## YOUR OBJECTIVE
Below is a listing; restate from it, character for character, the lines beginning at the line holding "organism: Drosophila" and ending at the line holding "sample: Macrophage cells", both included.

## LISTED ENTRIES
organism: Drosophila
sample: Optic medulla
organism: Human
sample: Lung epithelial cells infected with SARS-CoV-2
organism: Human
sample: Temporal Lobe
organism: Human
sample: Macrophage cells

--

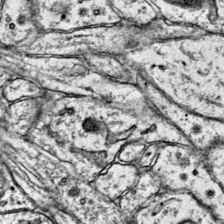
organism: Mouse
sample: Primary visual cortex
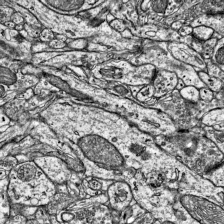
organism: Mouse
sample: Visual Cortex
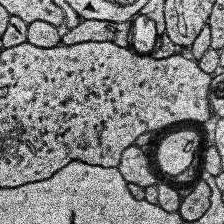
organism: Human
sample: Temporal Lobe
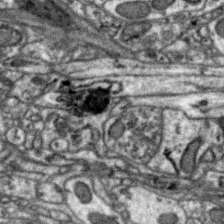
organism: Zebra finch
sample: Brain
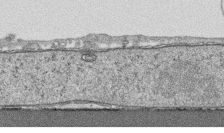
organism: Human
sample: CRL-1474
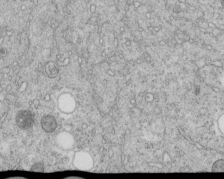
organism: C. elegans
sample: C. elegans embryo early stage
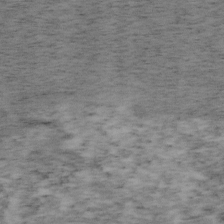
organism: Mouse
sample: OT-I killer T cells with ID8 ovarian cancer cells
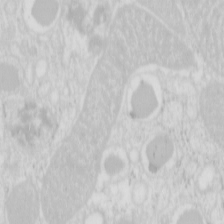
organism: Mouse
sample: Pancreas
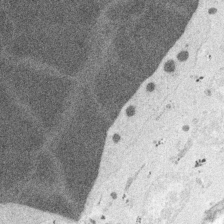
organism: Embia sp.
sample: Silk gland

## ANSWER BOX
organism: Drosophila
sample: Optic medulla
organism: Human
sample: Lung epithelial cells infected with SARS-CoV-2
organism: Human
sample: Temporal Lobe
organism: Human
sample: Macrophage cells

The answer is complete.